# Simulation Path Framework¶

DDSIM also provides a framework for exploiting arbitrary simulation paths (using the taskflow library) based on the methods proposed in [4].

A *simulation path* describes the order in which the individual MxV or MxM multiplications are conducted during the simulation of a quantum circuit. It can be described as a list of tuples that identify the individual states/operations to be multiplied. The initial state is always assigned `ID 0`

, while the i-th operation is assigned `ID i`

. The result of a multiplication is assigned the next highest, unused ID, e.g., in a circuit with `|G|`

gates the result of the first multiplication is
assigned `ID |G|+1`

.

The framework comes with several pre-defined simulation path strategies:

`sequential`

(*default*): simulate the circuit sequentially from left to right using only MxV multiplications`pairwise_recursive`

: recursively group pairs of states and operations to form a binary tree of MxV/MxM multiplications`bracket`

: group certain number of operations according to a given`bracket_size`

`alternating`

: start the simulation in the middle of the circuit and alternate between applications of gates “from the left” and “from the right” (useful for equivalence checking)
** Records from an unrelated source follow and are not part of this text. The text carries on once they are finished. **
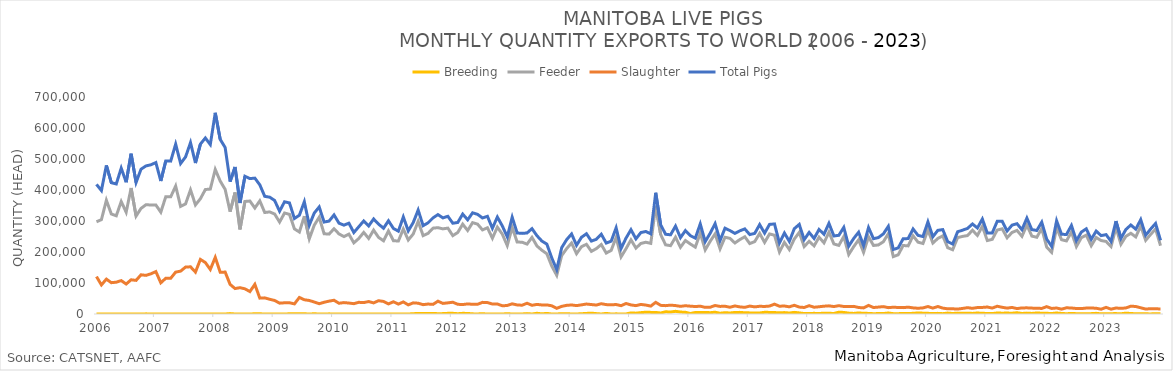
| Category | Breeding | Feeder | Slaughter | Total Pigs |
|---|---|---|---|---|
| 2006-01-01 | 0 | 297447 | 120678 | 418125 |
| 2006-02-01 | 0 | 304391 | 93850 | 398241 |
| 2006-03-01 | 0 | 366922 | 112463 | 479385 |
| 2006-04-01 | 0 | 322576 | 101014 | 423590 |
| 2006-05-01 | 63 | 316770 | 102650 | 419483 |
| 2006-06-01 | 0 | 362766 | 107709 | 470475 |
| 2006-07-01 | 30 | 328287 | 96732 | 425049 |
| 2006-08-01 | 0 | 406543 | 110414 | 516957 |
| 2006-09-01 | 33 | 315905 | 108424 | 424362 |
| 2006-10-01 | 0 | 340597 | 126430 | 467027 |
| 2006-11-01 | 440 | 352593 | 124639 | 477672 |
| 2006-12-01 | 165 | 351560 | 129659 | 481384 |
| 2007-01-01 | 0 | 351636 | 136779 | 488415 |
| 2007-02-01 | 0 | 328388 | 100616 | 429004 |
| 2007-03-01 | 35 | 378236 | 115256 | 493527 |
| 2007-04-01 | 0 | 377961 | 115205 | 493166 |
| 2007-05-01 | 0 | 412787 | 135126 | 547913 |
| 2007-06-01 | 257 | 346964 | 138235 | 485456 |
| 2007-07-01 | 0 | 355162 | 151386 | 506548 |
| 2007-08-01 | 68 | 400449 | 152234 | 552751 |
| 2007-09-01 | 0 | 351861 | 135181 | 487042 |
| 2007-10-01 | 263 | 371849 | 176091 | 548203 |
| 2007-11-01 | 239 | 401520 | 166018 | 567777 |
| 2007-12-01 | 0 | 402997 | 143666 | 546663 |
| 2008-01-01 | 0 | 466316 | 182589 | 648905 |
| 2008-02-01 | 0 | 428897 | 134458 | 563355 |
| 2008-03-01 | 0 | 401888 | 135245 | 537133 |
| 2008-04-01 | 1308 | 330161 | 95526 | 426995 |
| 2008-05-01 | 10 | 391884 | 82110 | 474004 |
| 2008-06-01 | 181 | 272987 | 84908 | 358076 |
| 2008-07-01 | 48 | 363040 | 81178 | 444266 |
| 2008-08-01 | 9 | 364445 | 72348 | 436802 |
| 2008-09-01 | 732 | 341870 | 95682 | 438284 |
| 2008-10-01 | 597 | 364940 | 51212 | 416749 |
| 2008-11-01 | 60 | 327367 | 52035 | 379462 |
| 2008-12-01 | 0 | 329377 | 47489 | 376866 |
| 2009-01-01 | 36 | 322492 | 43630 | 366158 |
| 2009-02-01 | 0 | 296571 | 34952 | 331523 |
| 2009-03-01 | 0 | 325809 | 36157 | 361966 |
| 2009-04-01 | 652 | 321444 | 36235 | 358331 |
| 2009-05-01 | 661 | 274610 | 32696 | 307967 |
| 2009-06-01 | 860 | 264404 | 53393 | 318657 |
| 2009-07-01 | 699 | 315574 | 45875 | 362148 |
| 2009-08-01 | 0 | 242617 | 43660 | 286277 |
| 2009-09-01 | 699 | 286274 | 38650 | 325623 |
| 2009-10-01 | 0 | 312087 | 33133 | 345220 |
| 2009-11-01 | 0 | 258838 | 37849 | 296687 |
| 2009-12-01 | 464 | 257739 | 41527 | 299730 |
| 2010-01-01 | 62 | 275147 | 44302 | 319511 |
| 2010-02-01 | 0 | 258355 | 34629 | 292984 |
| 2010-03-01 | 40 | 249785 | 36781 | 286606 |
| 2010-04-01 | 0 | 257609 | 35324 | 292933 |
| 2010-05-01 | 0 | 229478 | 33339 | 262817 |
| 2010-06-01 | 144 | 243571 | 37670 | 281385 |
| 2010-07-01 | 97 | 263197 | 36819 | 300113 |
| 2010-08-01 | 30 | 243831 | 40177 | 284038 |
| 2010-09-01 | 175 | 270570 | 35800 | 306545 |
| 2010-10-01 | 0 | 246989 | 42901 | 289890 |
| 2010-11-01 | 0 | 236223 | 40496 | 276719 |
| 2010-12-01 | 348 | 267674 | 32633 | 300655 |
| 2011-01-01 | 0 | 236500 | 39465 | 275965 |
| 2011-02-01 | 0 | 235276 | 31935 | 267211 |
| 2011-03-01 | 0 | 274140 | 38928 | 313068 |
| 2011-04-01 | 0 | 238718 | 29365 | 268083 |
| 2011-05-01 | 987 | 257985 | 35940 | 294912 |
| 2011-06-01 | 1735 | 298761 | 34802 | 335298 |
| 2011-07-01 | 1993 | 252776 | 30144 | 284913 |
| 2011-08-01 | 1885 | 260143 | 32111 | 294139 |
| 2011-09-01 | 2013 | 277012 | 31053 | 310078 |
| 2011-10-01 | 930 | 278428 | 41320 | 320678 |
| 2011-11-01 | 1240 | 274643 | 34145 | 310028 |
| 2011-12-01 | 2098 | 277042 | 36004 | 315144 |
| 2012-01-01 | 2134 | 252762 | 37965 | 292861 |
| 2012-02-01 | 974 | 263000 | 31278 | 295252 |
| 2012-03-01 | 2089 | 289812 | 30453 | 322354 |
| 2012-04-01 | 1912 | 269349 | 32556 | 303817 |
| 2012-05-01 | 425 | 294715 | 31274 | 326414 |
| 2012-06-01 | 262 | 289892 | 31360 | 321514 |
| 2012-07-01 | 827 | 271315 | 37552 | 309694 |
| 2012-08-01 | 0 | 278187 | 36849 | 315036 |
| 2012-09-01 | 0 | 244457 | 32154 | 276611 |
| 2012-10-01 | 313 | 280204 | 32286 | 312803 |
| 2012-11-01 | 0 | 257694 | 26543 | 284237 |
| 2012-12-01 | 987 | 220775 | 27409 | 249171 |
| 2013-01-01 | 0 | 279253 | 32839 | 312092 |
| 2013-02-01 | 30 | 232147 | 29209 | 261386 |
| 2013-03-01 | 110 | 231593 | 28348 | 260051 |
| 2013-04-01 | 1256 | 225444 | 34698 | 261398 |
| 2013-05-01 | 0 | 247243 | 28142 | 275385 |
| 2013-06-01 | 2302 | 219361 | 30939 | 252602 |
| 2013-07-01 | 487 | 205628 | 29121 | 235236 |
| 2013-08-01 | 1895 | 194278 | 29382 | 225555 |
| 2013-09-01 | 0 | 154378 | 26420 | 180798 |
| 2013-10-01 | 121 | 124748 | 18226 | 143095 |
| 2013-11-01 | 940 | 188326 | 24684 | 213950 |
| 2013-12-01 | 1073 | 210876 | 27900 | 239849 |
| 2014-01-01 | 56 | 228971 | 29151 | 258178 |
| 2014-02-01 | 33 | 194567 | 27073 | 221673 |
| 2014-03-01 | 886 | 217092 | 29492 | 247470 |
| 2014-04-01 | 1859 | 224814 | 32133 | 258806 |
| 2014-05-01 | 2678 | 202096 | 30468 | 235242 |
| 2014-06-01 | 1234 | 210854 | 28858 | 240946 |
| 2014-07-01 | 0 | 224106 | 33211 | 257317 |
| 2014-08-01 | 1979 | 196569 | 30288 | 228836 |
| 2014-09-01 | 21 | 205157 | 29686 | 234864 |
| 2014-10-01 | 468 | 247019 | 30536 | 278023 |
| 2014-11-01 | 110 | 184265 | 26869 | 211244 |
| 2014-12-01 | 200 | 210657 | 33884 | 244741 |
| 2015-01-01 | 3581 | 239138 | 29273 | 271992 |
| 2015-02-01 | 2670 | 212684 | 27004 | 242358 |
| 2015-03-01 | 4363 | 227497 | 30897 | 262757 |
| 2015-04-01 | 5794 | 231501 | 28838 | 266133 |
| 2015-05-01 | 5207 | 227838 | 25498 | 258543 |
| 2015-06-01 | 5111 | 348378 | 37580 | 391069 |
| 2015-07-01 | 3245 | 256363 | 27930 | 287538 |
| 2015-08-01 | 7088 | 223155 | 26934 | 257177 |
| 2015-09-01 | 6413 | 220516 | 28565 | 255494 |
| 2015-10-01 | 8664 | 247636 | 27156 | 283456 |
| 2015-11-01 | 6273 | 215339 | 24673 | 246285 |
| 2015-12-01 | 5483 | 237007 | 26660 | 269150 |
| 2016-01-01 | 1573 | 225750 | 25277 | 252600 |
| 2016-02-01 | 4961 | 215662 | 24101 | 244724 |
| 2016-03-01 | 4529 | 260893 | 25171 | 290593 |
| 2016-04-01 | 5167 | 206829 | 21381 | 233377 |
| 2016-05-01 | 4244 | 234384 | 21888 | 260516 |
| 2016-06-01 | 5815 | 258167 | 27363 | 291345 |
| 2016-07-01 | 2386 | 210143 | 24466 | 236995 |
| 2016-08-01 | 4247 | 247423 | 25060 | 276730 |
| 2016-09-01 | 3276 | 244027 | 21782 | 269085 |
| 2016-10-01 | 4988 | 229041 | 26003 | 260032 |
| 2016-11-01 | 5256 | 240172 | 22931 | 268359 |
| 2016-12-01 | 3880 | 249114 | 21487 | 274481 |
| 2017-01-01 | 3585 | 227127 | 25537 | 256249 |
| 2017-02-01 | 3533 | 233500 | 22953 | 259986 |
| 2017-03-01 | 3367 | 260128 | 24883 | 288378 |
| 2017-04-01 | 5469 | 230970 | 24316 | 260755 |
| 2017-05-01 | 5162 | 258301 | 25618 | 289081 |
| 2017-06-01 | 4612 | 254057 | 31796 | 290465 |
| 2017-07-01 | 3993 | 200078 | 25128 | 229199 |
| 2017-08-01 | 4536 | 231045 | 25768 | 261349 |
| 2017-09-01 | 3131 | 207930 | 23146 | 234207 |
| 2017-10-01 | 5250 | 241845 | 28111 | 275206 |
| 2017-11-01 | 3557 | 263125 | 22318 | 289000 |
| 2017-12-01 | 1418 | 217350 | 21017 | 239785 |
| 2018-01-01 | 1726 | 234540 | 26851 | 263117 |
| 2018-02-01 | 2092 | 219751 | 21825 | 243668 |
| 2018-03-01 | 1599 | 247712 | 23353 | 272664 |
| 2018-04-01 | 2616 | 229472 | 25173 | 257261 |
| 2018-05-01 | 2253 | 263874 | 26278 | 292405 |
| 2018-06-01 | 1777 | 225963 | 23951 | 251691 |
| 2018-07-01 | 5712 | 221256 | 26878 | 253846 |
| 2018-08-01 | 5107 | 249988 | 24314 | 279409 |
| 2018-09-01 | 2754 | 191942 | 24093 | 218789 |
| 2018-10-01 | 1868 | 217135 | 24599 | 243602 |
| 2018-11-01 | 3425 | 239317 | 21023 | 263765 |
| 2018-12-01 | 2206 | 198839 | 19657 | 220702 |
| 2019-01-01 | 1957 | 249240 | 27672 | 278869 |
| 2019-02-01 | 996 | 221029 | 20901 | 242926 |
| 2019-03-01 | 1396 | 222820 | 22309 | 246525 |
| 2019-04-01 | 1550 | 233191 | 23796 | 258537 |
| 2019-05-01 | 3113 | 259184 | 20498 | 282795 |
| 2019-06-01 | 1169 | 185102 | 21836 | 208107 |
| 2019-07-01 | 1163 | 191043 | 21047 | 213253 |
| 2019-08-01 | 1379 | 221025 | 20550 | 242954 |
| 2019-09-01 | 1420 | 219735 | 22066 | 243221 |
| 2019-10-01 | 2221 | 252254 | 19734 | 274209 |
| 2019-11-01 | 3388 | 231735 | 18529 | 253652 |
| 2019-12-01 | 2694 | 227411 | 19702 | 249807 |
| 2020-01-01 | 2156 | 271277 | 24020 | 297453 |
| 2020-02-01 | 1286 | 228885 | 19009 | 249180 |
| 2020-03-01 | 2047 | 243683 | 24133 | 269863 |
| 2020-04-01 | 1075 | 252104 | 19051 | 272230 |
| 2020-05-01 | 2930 | 213820 | 16692 | 233442 |
| 2020-06-01 | 1578 | 207298 | 16776 | 225652 |
| 2020-07-01 | 2831 | 246440 | 15937 | 265208 |
| 2020-08-01 | 2155 | 250357 | 17927 | 270439 |
| 2020-09-01 | 2664 | 252944 | 20435 | 276043 |
| 2020-10-01 | 1916 | 270241 | 18300 | 290457 |
| 2020-11-01 | 3241 | 253407 | 20821 | 277469 |
| 2020-12-01 | 2138 | 283003 | 21192 | 306333 |
| 2021-01-01 | 1864 | 236861 | 22467 | 261192 |
| 2021-02-01 | 1522 | 240885 | 19141 | 261548 |
| 2021-03-01 | 3149 | 270694 | 25029 | 298872 |
| 2021-04-01 | 2719 | 274813 | 21643 | 299175 |
| 2021-05-01 | 2980 | 245929 | 18958 | 267867 |
| 2021-06-01 | 2532 | 263060 | 21162 | 286754 |
| 2021-07-01 | 4087 | 269667 | 17495 | 291249 |
| 2021-08-01 | 1703 | 250653 | 19566 | 271922 |
| 2021-09-01 | 2829 | 286739 | 19847 | 309415 |
| 2021-10-01 | 1892 | 251273 | 18994 | 272159 |
| 2021-11-01 | 3315 | 247501 | 18628 | 269444 |
| 2021-12-01 | 2551 | 275791 | 17953 | 296295 |
| 2022-01-01 | 2276 | 215666 | 23698 | 241640 |
| 2022-02-01 | 1545 | 198800 | 17871 | 218216 |
| 2022-03-01 | 3238 | 278105 | 19352 | 300695 |
| 2022-04-01 | 1797 | 239587 | 15614 | 256998 |
| 2022-05-01 | 882 | 235756 | 20057 | 256695 |
| 2022-06-01 | 1929 | 264401 | 19317 | 285647 |
| 2022-07-01 | 1049 | 217646 | 17760 | 236455 |
| 2022-08-01 | 850 | 246124 | 17360 | 264334 |
| 2022-09-01 | 1136 | 254465 | 19188 | 274789 |
| 2022-10-01 | 1207 | 220249 | 19360 | 240816 |
| 2022-11-01 | 2104 | 246798 | 18589 | 267491 |
| 2022-12-01 | 435 | 236908 | 15413 | 252756 |
| 2023-01-01 | 655 | 234055 | 21388 | 256098 |
| 2023-02-01 | 1140 | 217626 | 15572 | 234338 |
| 2023-03-01 | 1276 | 279038 | 19347 | 299661 |
| 2023-04-01 | 768 | 225078 | 18183 | 244029 |
| 2023-05-01 | 2752 | 250458 | 19502 | 272712 |
| 2023-06-01 | 1589 | 260396 | 25169 | 287154 |
| 2023-07-01 | 747 | 248621 | 24225 | 273593 |
| 2023-08-01 | 848 | 283457 | 20039 | 304344 |
| 2023-09-01 | 543 | 237668 | 15907 | 254118 |
| 2023-10-01 | 269 | 256579 | 17184 | 274032 |
| 2023-11-01 | 944 | 274325 | 16813 | 292082 |
| 2023-12-01 | 1075 | 220326 | 16294 | 237695 |

as well as the option to translate strategies from the domain of tensor networks to decision diagrams (using the CoTenGra library), see here.
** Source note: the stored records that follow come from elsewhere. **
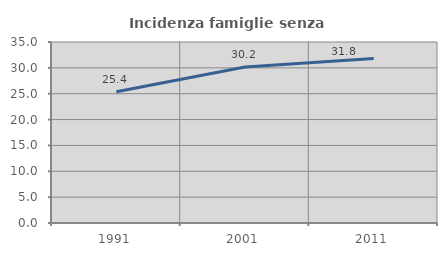
| Category | Incidenza famiglie senza nuclei |
|---|---|
| 1991.0 | 25.363 |
| 2001.0 | 30.158 |
| 2011.0 | 31.803 |
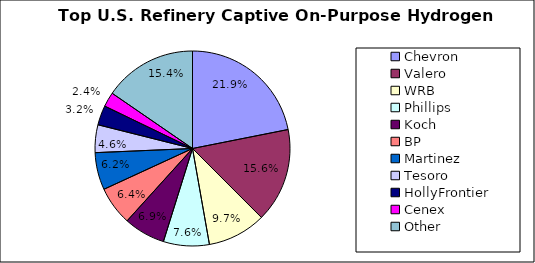
| Category | Series 0 |
|---|---|
| Chevron | 0.219 |
| Valero | 0.156 |
| WRB | 0.097 |
| Phillips | 0.076 |
| Koch | 0.069 |
| BP | 0.064 |
| Martinez | 0.062 |
| Tesoro | 0.046 |
| HollyFrontier | 0.032 |
| Cenex | 0.024 |
| Other | 0.154 |
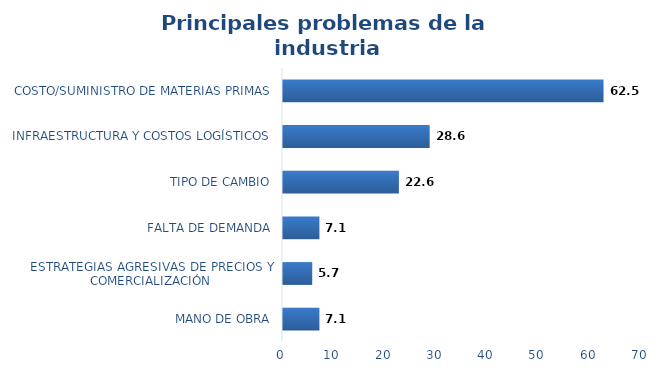
| Category | Series 0 |
|---|---|
| MANO DE OBRA | 7.1 |
| ESTRATEGIAS AGRESIVAS DE PRECIOS Y COMERCIALIZACIÓN | 5.7 |
| FALTA DE DEMANDA | 7.1 |
| TIPO DE CAMBIO | 22.6 |
| INFRAESTRUCTURA Y COSTOS LOGÍSTICOS | 28.6 |
| COSTO/SUMINISTRO DE MATERIAS PRIMAS | 62.5 |
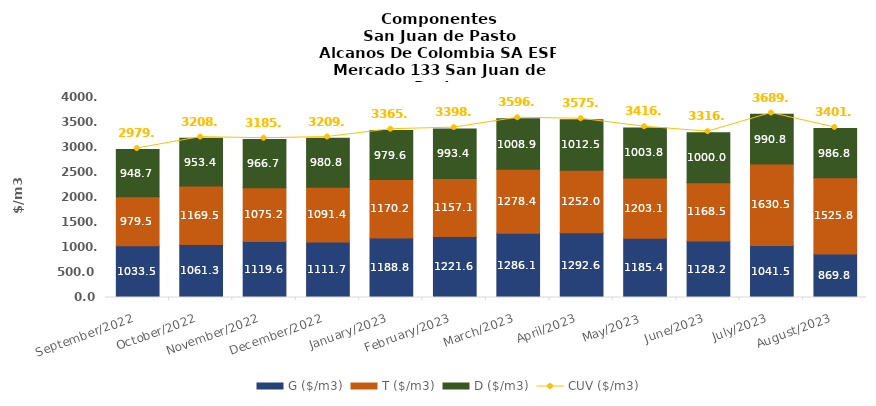
| Category | G ($/m3) | T ($/m3) | D ($/m3) |
|---|---|---|---|
| 2022-09-01 | 1033.47 | 979.51 | 948.67 |
| 2022-10-01 | 1061.27 | 1169.53 | 953.42 |
| 2022-11-01 | 1119.61 | 1075.19 | 966.69 |
| 2022-12-01 | 1111.69 | 1091.36 | 980.8 |
| 2023-01-01 | 1188.81 | 1170.15 | 979.57 |
| 2023-02-01 | 1221.59 | 1157.08 | 993.4 |
| 2023-03-01 | 1286.09 | 1278.38 | 1008.86 |
| 2023-04-01 | 1292.6 | 1251.95 | 1012.48 |
| 2023-05-01 | 1185.42 | 1203.07 | 1003.78 |
| 2023-06-01 | 1128.21 | 1168.47 | 999.96 |
| 2023-07-01 | 1041.54 | 1630.51 | 990.77 |
| 2023-08-01 | 869.82 | 1525.81 | 986.78 |

## Simulating a simple circuit¶

This example shall serve as a showcase on how to use the simulation path framework (via Python). First, create the circuit to be simulated using qiskit, e.g., in this case a three-qubit GHZ state:

```
[1]:
```

```
from qiskit import QuantumCircuit
circ = QuantumCircuit(3)
# the initial state corresponds to ID 0
circ.h(0) # corresponds to ID 1
circ.cx(0, 1) # corresponds to ID 2
circ.cx(0, 2) # corresponds to ID 3
circ.draw(output="mpl", style="iqp")
```

```
[1]:
```

Then, obtain the simulation path framework qiskit backend. You can choose between the `path_sim_qasm_simulator`

and the `path_sim_statevector_simulator`

. The first just yields a dictionary with the counts of the measurements, while the latter also provides the complete statevector (which, depending on the amount of qubits, might not fit in the available memory).

```
[2]:
```

```
from mqt.ddsim import DDSIMProvider
provider = DDSIMProvider()
backend = provider.get_backend("path_sim_qasm_simulator")
```

Per default, the backend uses the `sequential`

strategy. For this particular example, this means: - first, the Hadamard operation is applied to the initial state (`[0, 1] -> 4`

) - then, the first CNOT is applied (`[4, 2] -> 5`

) - finally, the last CNOT is applied (`[5, 3] -> 6`

)

The corresponding simulation path is thus described by `[[0, 1], [4, 2], [5, 3]]`

and the final state is the one with `ID 6`

.

The simulation is started by calling the `run`

method on the backend, which takes several optional configuration parameters (such as the simulation path strategy). For a complete list of configuration options see here.

```
[3]:
```

```
job = backend.run(circ)
result = job.result()
print(result.get_counts())
```

```
{'0': 514, '111': 510}
```

## Using CoTenGra to translate tensor network strategies¶

Instead of re-inventing the wheel, the framework allows to translate strategies from the domain of tensor networks to decision diagrams. To this end, the tensor network contraction library CoTenGra is used. In order to use this part of the framework, `mqt.ddsim`

needs to be installed with the `tnflow`

extra, i.e., `pip install "mqt.ddsim[tnflow]"`

.

Then, in order to let CoTenGra determine a simulation path for a given circuit the `mode="cotengra"`

option has to be used when calling `backend.run`

.

```
[4]:
```

```
job = backend.run(circ, mode="cotengra", cotengra_plot_ring=True)
result = job.result()
print(result.get_counts())
```

```
{'0': 526, '111': 498}
```

Per default this uses a maximum of `60s`

(option `cotengra_max_time`

) and `1024`

trials (option `cotengra_max_repeats`

) for CoTenGra and dumps a representation of the determined simulation path to a file in the current working directory (option `cotengra_dump_path`

). Optionally, a visualization of the simulation path can be generated by specifying `cotengra_plot_ring=True`

.

## Configuration¶

The framework can be configured using multiple options (which can be passed to the `backend.run()`

method):

`mode`

: the simulation path mode to use (`sequential`

,`pairwise_recursive`

,`bracket`

,`alternating`

,`cotengra`

))`bracket_size`

: the bracket size used for the`bracket`

mode (default:`2`

)`alternating_start`

: the id of the operation to start with in the`alternating`

mode (default:`0`

)`seed`

: the random seed used for the simulator (default`0`

, i.e., no particular seed)

In addition to the above, CoTenGra can be configured using the options described above.